Per una singolare coincidenza, la Francia è stata sia l’ultimo Paese a ratificare il Protocollo n. 16 (fino ad oggi), consentendone l’entrata in vigore, sia il primo le cui autorità hanno richiesto un parere ex Protocollo n. 16 attraverso una pronuncia del 5 ottobre 2018 dell’assemblea plenaria della Corte di cassazione francese iscritta nel registro della Corte il successivo 16 ottobre. La richiesta è stata giudicata ricevibile il 3 dicembre 2018 ed il giorno successivo la questione è stata assegnata alla Grande Camera.
A pochi mesi dall’arrêt francese, la Corte ha reso il primo parere ex Protocollo n. 16 lo scorso 10 aprile. Tale pronuncia, oltre ad essere di grande rilevanza per il delicato tema su cui verte, ovvero la maternità surrogata, è di grande interesse perché contribuisce a chiarire le caratteristiche del nuovo strumento.
La natura delle questioni oggetto di parere ai sensi del Protocollo n. 16 alla CEDU
Come indicato dall’art. 1 del Protocollo, le richieste di pareri consultivi devono riguardare «questioni di principio relative all’interpretazione o all’applicazione dei diritti e delle libertà definiti dalla convenzione o dai suoi protocolli» sorte nell’àmbito di una causa pendente avanti alle corti nazionali abilitate ad utilizzare tale strumento.
Nel proprio rapporto del 2006, nell’ipotizzare il nuovo strumento, il Gruppo dei saggi aveva fatto riferimento a «legal questions relating to interpretation of the Convention and the protocols thereto» (par. 81) e di «questions of principle or of general interest relating to the interpretation of the Convention or the protocols thereto» (par. 86) in coerenza con l’obiettivo del rafforzamento del carattere “costituzionale” del ruolo della Corte e dunque al fine di favorire, ovvero occasionare, l’adozione di pronunce non condizionate dal caso concreto, con ciò inducendo un rilevante mutamento di prospettiva nella concezione della Corte EDU, da sempre giudice della specie.

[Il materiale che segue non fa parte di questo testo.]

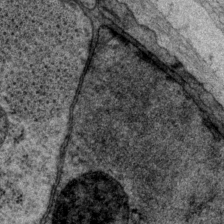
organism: P. pacificus
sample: Pharynx
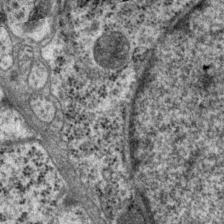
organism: P. pacificus
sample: Pharynx
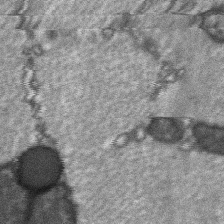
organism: C57BL Mouse
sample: Soleus
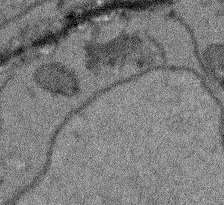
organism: Arabidopsis thaliana
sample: Root tip
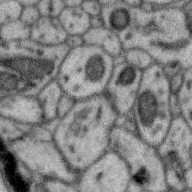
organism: Zebra finch
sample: Brain
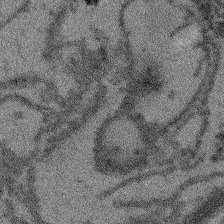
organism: Arabidopsis thaliana
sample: Root tip
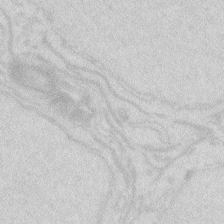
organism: Zebrafish
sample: Macrophage
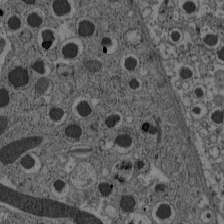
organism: C57BL Mouse
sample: Pancreatic islet
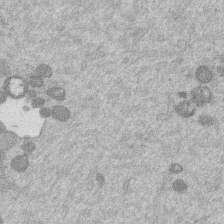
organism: Mouse
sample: Dividing mouse embryo 1 cell stage
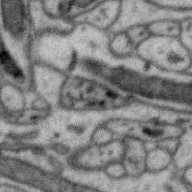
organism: Zebra finch
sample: Brain
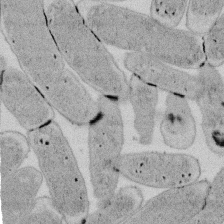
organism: E. coli
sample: Bacterial nucleoid
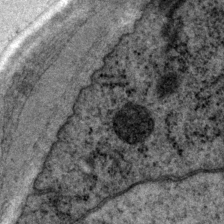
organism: P. pacificus
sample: Pharynx
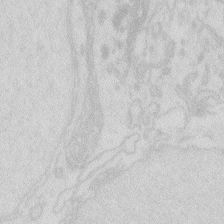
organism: Zebrafish
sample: Macrophage
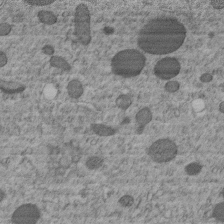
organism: C. elegans
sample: C. elegans embryo early stage
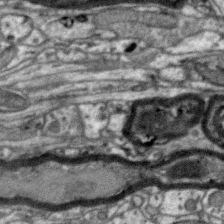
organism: Zebra finch
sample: Brain
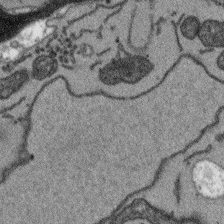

Nel documento di riflessione della Corte sulla possibilità di estendere la competenza consultiva della Corte del 2012, si esplicitava che tale nuova competenza avrebbe avuto un’operatività del tutto differente rispetto a quella descritta dall’art. 47 CEDU, ai sensi del quale la Corte, su richiesta del solo Comitato dei ministri, «può fornire pareri consultivi su questioni giuridiche relative all’interpretazione della convenzione e dei suoi protocolli» (par. 1), con la precisazione che, tuttavia, tali pareri «non devono riguardare questioni inerenti al contenuto o alla portata dei diritti e libertà definiti nel Titolo I della Convenzione e nei Protocolli, né su altre questioni su cui la Corte o il Comitato dei ministri potrebbero doversi pronunciare in seguito alla presentazione di un ricorso previsto dalla convenzione».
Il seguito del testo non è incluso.